Conferenza StampaPOZZUOLI – Ieri, presso Palazzo Migliaresi – Rione Terra, sì è tenuta la conferenza stampa di presentazione della IX edizione della Rassegna di Cortometraggi al Femminile “A corto di donne”, in programma a Pozzuoli dal 14 al 17 Luglio. Organizzata dall’omonima associazione culturale, di cui è presidente Rossana Maccario, la manifestazione è diventata ormai un punto di riferimento per tantissime registe che, attraverso le loro brevi opere, esprimono un punto di vista originale sul mondo contemporaneo, un occhio femminile su una realtà che nei ruoli decisionali, purtroppo, è ancora troppo “a Corto di Donne”.  La rassegna rappresenta anche un momento di incontro tra artiste provenienti da ogni continente, che trovano in Pozzuoli e nei Campi Flegrei un luogo di accoglienza ideale per confrontare i propri modelli artistici ed esistenziali.

LA RASSEGNA 2016 – Saranno 39 i cortometraggi in concorso, selezionati tra gli oltre 700 lavori pervenuti da 70 paesi di tutto il mondo, suddivisi in 4 sezioni: animazione, documentari, fiction e sperimentale.
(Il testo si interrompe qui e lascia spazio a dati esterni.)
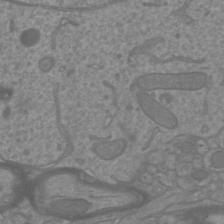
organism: Mouse
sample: Cortical neurons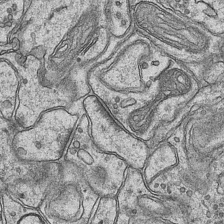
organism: Mouse
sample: CA1 Hippocampus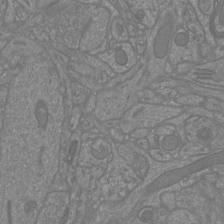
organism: Mouse
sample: Cortical neurons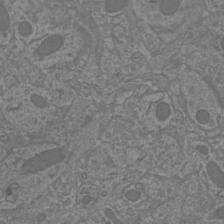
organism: Mouse
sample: Cortical neurons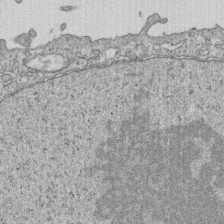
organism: Human
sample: HeLa cell HIV synapse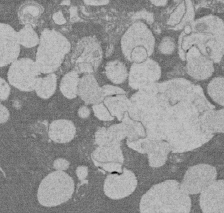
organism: Rat
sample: Salivary granule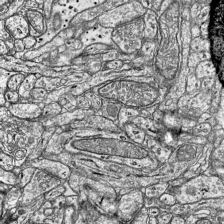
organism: Mouse
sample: Visual Cortex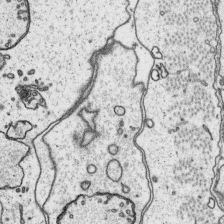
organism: Platynereis dumerilii
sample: Parapodia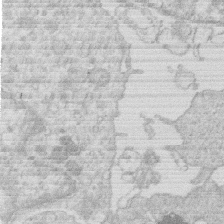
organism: Human
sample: Macrophage cells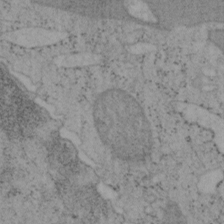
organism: Mouse
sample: OT-I killer T cells with ID8 ovarian cancer cells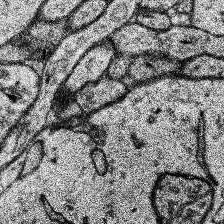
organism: Human
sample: Temporal Lobe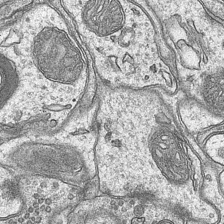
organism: Mouse
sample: CA1 Hippocampus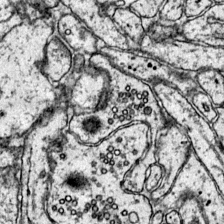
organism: Mouse
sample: Primary visual cortex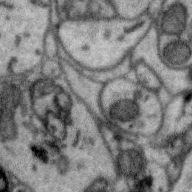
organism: Zebra finch
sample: Brain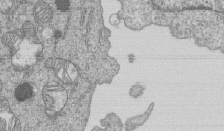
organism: Human
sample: MDA-MB-231 cells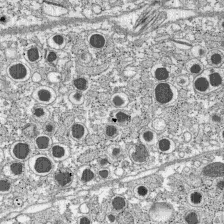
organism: C57BL Mouse
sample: Pancreatic islet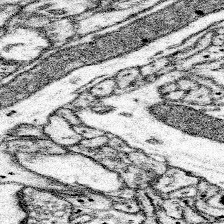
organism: Mouse
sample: Somatosensory cortex neuropil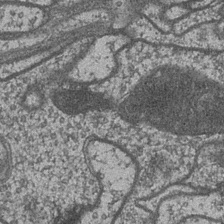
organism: Drosophila
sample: Optic medulla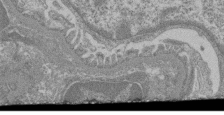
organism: Mouse
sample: Glomerulus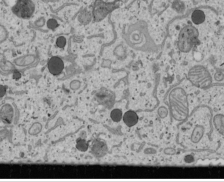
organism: Human
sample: Mitochondria in U2OS cells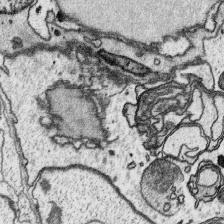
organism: Platynereis dumerilii
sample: Parapodia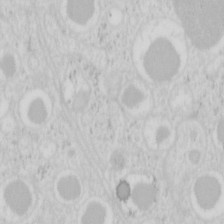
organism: Mouse
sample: Pancreas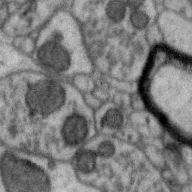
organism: Zebra finch
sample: Brain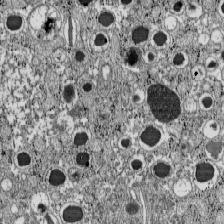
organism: C57BL Mouse
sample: Pancreatic islet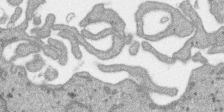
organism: Human
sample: Lung epithelial cells infected with SARS-CoV-2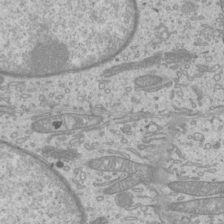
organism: Mouse
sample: Cilia; mouse epididymis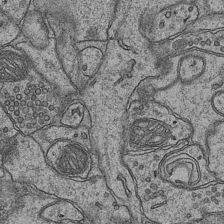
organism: Mouse
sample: CA1 Hippocampus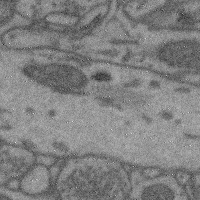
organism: Mouse
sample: Cerebral cortex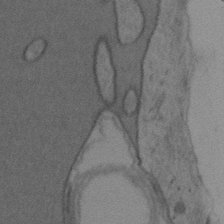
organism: Human
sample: HeLa cells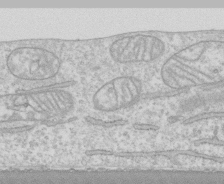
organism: Human
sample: CRL-1474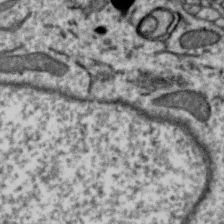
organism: Zebra finch
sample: Brain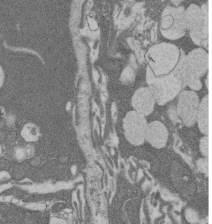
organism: Rat
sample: Salivary granule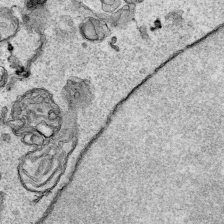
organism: Human
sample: Mitochondria in HCT116 cells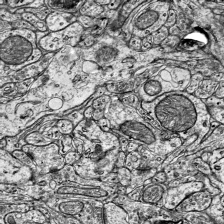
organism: Mouse
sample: Visual Cortex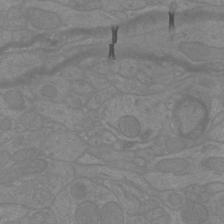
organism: Mouse
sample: Cortical neurons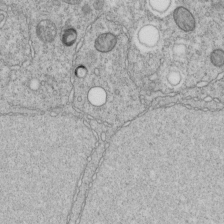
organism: C. elegans
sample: C. elegans embryo early stage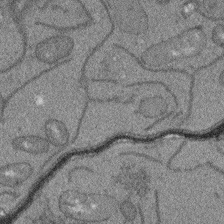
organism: Arabidopsis thaliana
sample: Root tip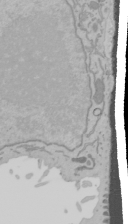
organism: Mouse
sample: Cancer cell death in ED-1 cells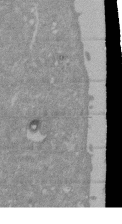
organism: Mouse
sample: ED-1 cell nuclei; centrioles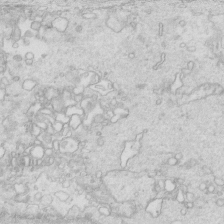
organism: Mouse
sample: Multiciliated cells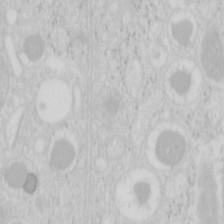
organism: Mouse
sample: Pancreas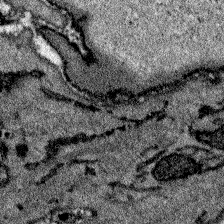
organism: Zebrafish
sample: Larval olfactory bulb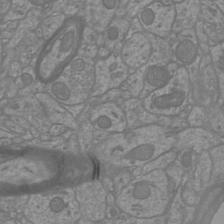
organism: Mouse
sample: Cortical neurons

Una giuria, composta da prestigiosi esponenti dell’industria audiovisiva e dello spettacolo, decreterà la vincitrice per ogni categoria. Inoltre, una rappresentanza di studenti degli istituti superiori flegrei assegnerà il premio “Giuria Giovani”, selezionando, secondo il proprio giudizio, il miglior lavoro per ogni sezione. Fuori concorso, saranno proiettati un documentario dedicato alla eclettica artista e femminista partenopea, Lina Mangiacapre, realizzato da Nadia Pizzuti ed un corto prodotto dagli studenti flegrei “Quando si nasce giovani non si muore mai”.

IL PROGRAMMA – Le proiezioni saranno ospitate presso la sala convegni del Complesso Agave Hotel (SS. 7/IV Domitiana Km 53+390), incontri e workshop si terranno presso il Rione Terra, nel centro storico della città. L’ingresso è libero fino ad esaurimento posti. Insomma, gli “ingredienti” ci sono tutti  per confermare i successi delle edizioni precedenti. Un’altra manifestazione di respiro internazionale che dimostra che a Pozzuoli si può fare cultura di qualità senza rinunciare agli aspetti turistici e promozionali di cui il territorio ha enorme bisogno.